Lustre File System by Peter Braam
– 100 people, virtual company, no VC $
– runs on 15% of top500 fastest computers, 6 of top 10
– features: POSIX, HA, security, modifiable, multi data center (future)
– huge variety of hardware in use with Lustre
– stripes files across many servers running "ldiskfs" file system
– ldiskfs is just a Linux ext4 partition with special use (Solaris ZFS version coming soon)
– they do a lot of development work with ext4 community, and soon possibly porting ZFS to Linux
– 50% of Lustre code is networking related;can 90% saturate a GigE link (118MBps)
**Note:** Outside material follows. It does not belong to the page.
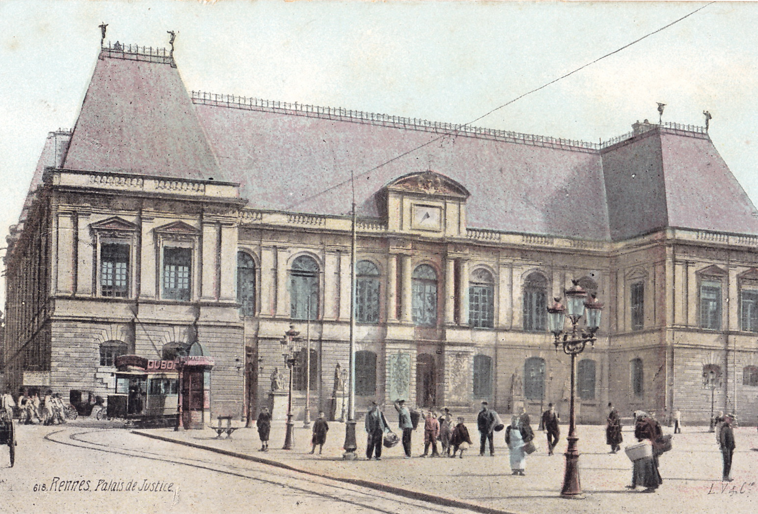 Carte postale ancienne éditée par LV & Cie, n° 618 :RENNES - Palais de Justice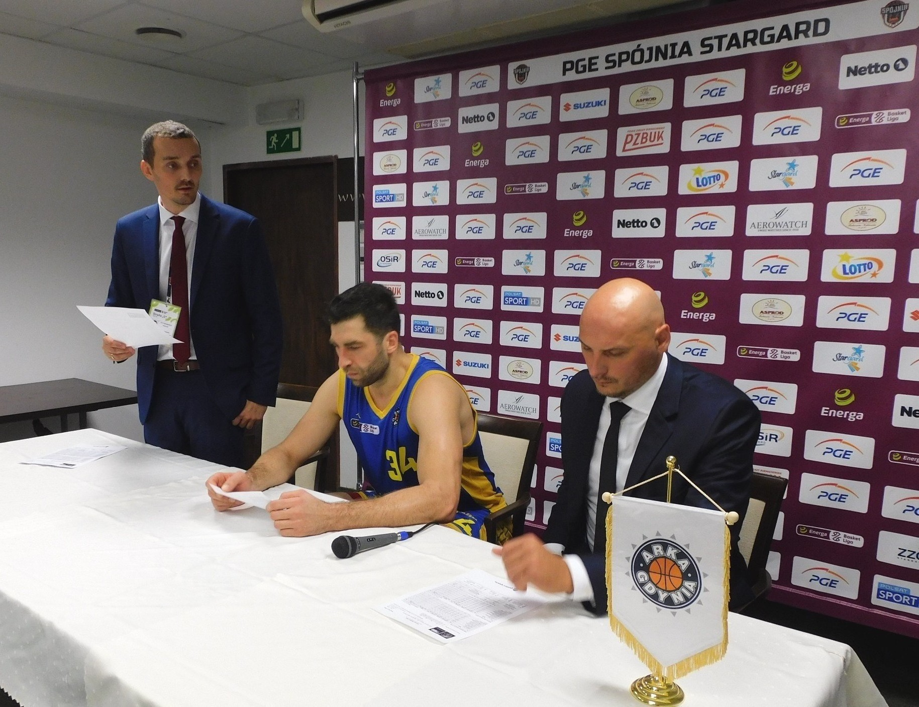 Konferencja prasowa (28.09.2019)

– future: multiple geographically dispersed Lustre clusters that talk amoungst each other
– concurrently writing multiple files in older ext3 yields poor IO, newer ext3 (2.6.x kernel) and now ext4 fix this
– new block allocator in ext4 (almost in kernel) focused on dealing with writing small files in 1-4MB chunks; similar optimizations in ReiserFS but without the unnecessarily complicated b-tree madness
– large memory and caching on meta data servers is good
– clients get immediate "success" for writes, but in the background wait for commit callback else replay the transaction
– meta data stored on modified file system, hashes and attributes in file path make it as fast as normal file access
– most customers are US dept defense, large mix of random IO and sequential IO
– we can buy a large Lustre cluster for only $100 million
– future throughput and scaling problems that the US Govt wants Lustre to solve is amazing

VeriSign’s Global DNS Infrastructure by Patrick Quaid
– overview of how recursive DNS queries work
– custom DNS app called ATLAS (Advanced Transaction Look-up and Signaling)
– .com/.net registry is stored in traditional replicated Oracle database
– DNS system not tied to registry database
– load balancing: BGP ipanycast (single IP to for 30+ locations), local load balancing
– fanatical about simplicity: everything is modular, small, isolated
– no spare servers or spare sites; every server takes load
– plan for 100 physical sites, mostly small, can quickly remove sites from ipanycast and frequently do
– have way more servers than are needed
– claims to have second DNS server code running live next to ATLAS in case ATLAS dies. I don’t believe him… probably just spinning the fact that their legacy code hasn’t been shut off yet, but they’d never fail back to it.
– 4 million updates per day; updates pushed to all servers every 15 seconds
– updates happen via a master node that pulls updates crunches them, then ships a file to 1 node at each data center, then each data center’s main node updates other local nodes
– monitoring GUI: 265K queries per second (on this Saturday); noon eastern time has peak traffic; shows top query domains; lag time for updates
– ATLAS also runs managed DNS, cert revocation, WHOIS for .com
– they have "VIP Domains" that get a lot of traffic and have extra security precautions
– resolver architecture has front-end server that receives/filters/bundles queries and sends them to backend ATLAS servers

Scalable Test Selection Using Source Code Deltas by Ryan Gerard (Symantec)
– the audio was off by 30 sec on this video and it seemed less interesting to me than the others, so I didn’t watch it.